Atualização é crucial para evitar roubo de dados, dizem especialistas

Por Redação | 08 de Janeiro de 2014 às 16h30
photo_camera Divulgação

2014 chegou e ainda há quem acredite que para se proteger de uma ameaça cibernética, basta apenas ter um antivírus instalado ou pior: nem isso é feito. Ao contrário do que muitos usuários imaginam, uma atualização periódica no computador ou dispositivos móveis é crucial para evitar futuras dores de cabeça.

Em primeiro lugar, é preciso estar sempre de olho nas atualizações do sistema disponíveis para o equipamento, seja um tablet, PC ou smartphone. No caso de um desktop, ainda, existem as atualizações de segurança (no Mac elas estão dentro do pacote de atualização do sistema operacional, já no Windows elas estão separadas, no Windows Update) e de programas, que podem ser avisadas pelo próprio software. Já em dispositivo móvel, é possível visualizar as atualizações disponíveis dentro do próprio aplicativo ou ainda na loja de apps.

Estima-se que mais da metade dos computadores rodam com sistemas antigos e sem a atualização de segurança necessária para, por exemplo, evitar ser atacado por um cavalo de troia, um malware que pode roubar dados pessoais e (ou) bancários. Assim, um aplicativo rodando uma versão antiga em seu celular ou um computador sem atualizações de segurança pode estar mais vulnerável do que você pensa.

Muita confiança, pouca proteção

Um dos problemas que mais levam as pessoas a não darem atenção às atualizações necessárias é o fato de confiarem demais nos sistemas e programas que usam. "O medo pode aparecer somente quando a pessoa sofre um ataque", comenta Eduardo Lopes, diretor das Nodes Tecnologia, distribuidora das soluções antivírus da Avira e outros programas de segurança como o Safetica, WinShare e o SEP Software. Segundo o executivo, muitos usuários de computador (exceto os mais experientes) não possuem os conhecimentos necessários para deixá-los alertas. “Geralmente confiam demais nos programas que utilizam e acreditam que com eles nada de ruim vai acontecer”, afirma.

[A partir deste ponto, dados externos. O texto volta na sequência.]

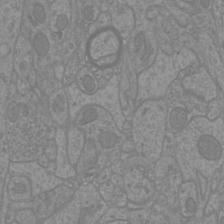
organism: Mouse
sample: Cortical neurons
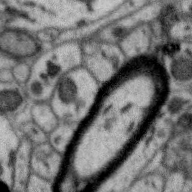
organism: Zebra finch
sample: Brain
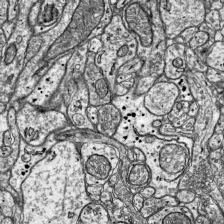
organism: Mouse
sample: Visual Cortex
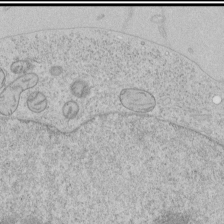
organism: Human
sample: Mitochondria in HCT116 cells
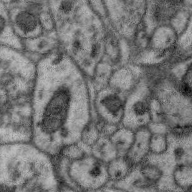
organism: Zebra finch
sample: Brain
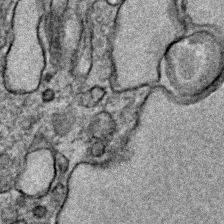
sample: Trachea
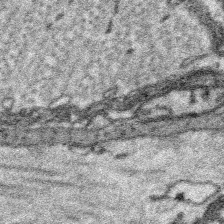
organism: Platynereis dumerilii
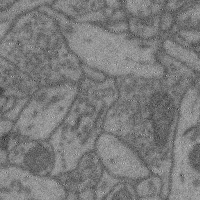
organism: Mouse
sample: Cerebral cortex
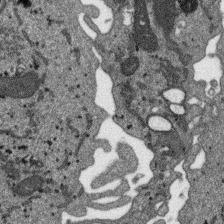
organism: Human
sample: Lung epithelial cells infected with SARS-CoV-2
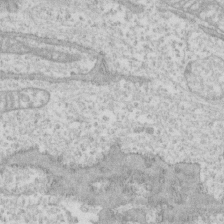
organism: Human
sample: CRL-1474
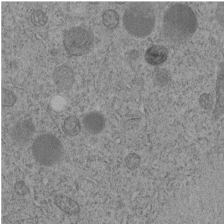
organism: C. elegans
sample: C. elegans embryo early stage
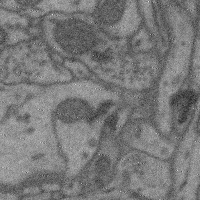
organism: Mouse
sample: Cerebral cortex
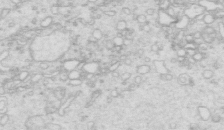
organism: Mouse
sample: Multiciliated cells
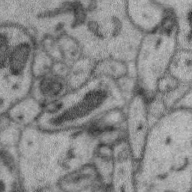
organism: Zebra finch
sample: Brain
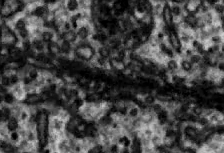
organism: Human
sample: HeLa cells
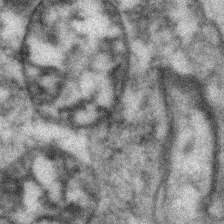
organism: Zebrafish
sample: Zebrafish embryo
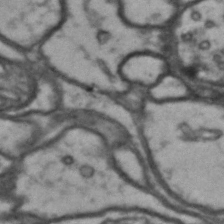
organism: Drosophila
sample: Brain
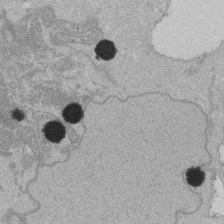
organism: Human
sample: Activated Jurkat CD4+ T cells
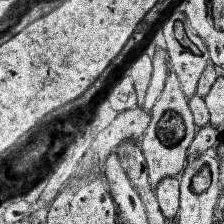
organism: Human
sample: Temporal Lobe
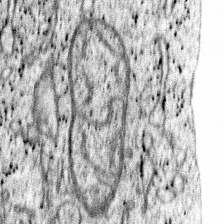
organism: Human
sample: HeLa cells
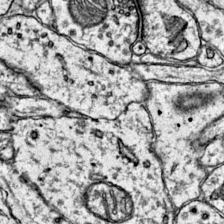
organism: Mouse
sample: Primary visual cortex
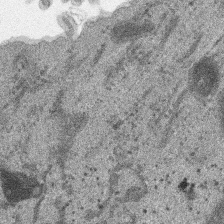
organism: Human
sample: Lung epithelial cells infected with SARS-CoV-2
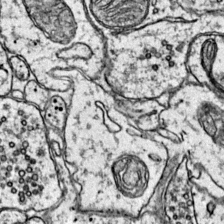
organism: Mouse
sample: Primary visual cortex
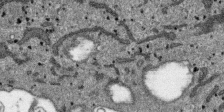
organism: Human
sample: Lung epithelial cells, uninfected (mock) control
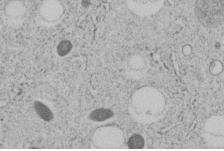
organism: C. elegans
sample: C. elegans embryo early stage
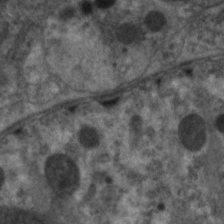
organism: C. elegans
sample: Pharynx
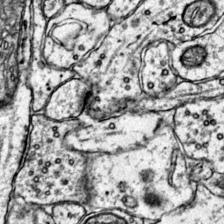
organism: Mouse
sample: Primary visual cortex
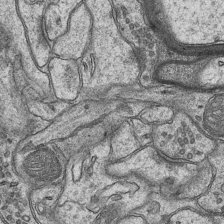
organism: Mouse
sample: CA1 Hippocampus
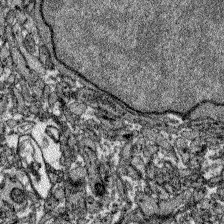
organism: Zebrafish
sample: Larval olfactory bulb
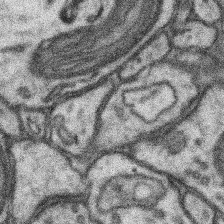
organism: Mouse
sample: Somatosensory cortex neuropil

Emanoel Rogério de Souza, diretor da FirstSecurity, empresa que distribui suítes de segurança da G Data, concorda com Lopes e afirma que isso é mais comum quando se trata de celulares e tablets. “Se os novos computadores e notebooks saem de fábrica com um software de antivírus instalado, o mesmo não acontece com os smartphones e tablets. Para estes é necessário baixar um aplicativo de segurança assim que conecta à internet pela primeira vez. Mas isso nunca acontece. A aquisição de um app de segurança só é feita depois de muito tempo, quando ele lê alguma notícia relacionada ao assunto, tem algum amigo que faz uso deste tipo de aplicação ou teve problemas com ataques contra seu aparelho. Além disso, os programas antivírus pré instalados têm validade por alguns meses e é necessário fazer nova assinatura, fato que nem sempre acontece”, explica.

Já para Marco Rodrigues, da Štíty Tecnologia, uma das distribuidoras das soluções Avast no Brasil, o usuário não deve esquecer das recomendações básicas: "Nunca confiar em qualquer mensagem de e-mail recebido de pessoas desconhecidas, não abrir arquivos anexados com vídeos ou fotos de catástrofes ou de acidentes envolvendo famosos. Boletos de pagamentos, faturas, notas fiscais eletrônicas devem ser verificados diretamente com as empresas, para saber se são autênticos. Além disso, é necessário também manter o antivírus sempre atualizado, da mesma maneira que se exige atualização dos demais programas e sistemas operacionais”, conclui.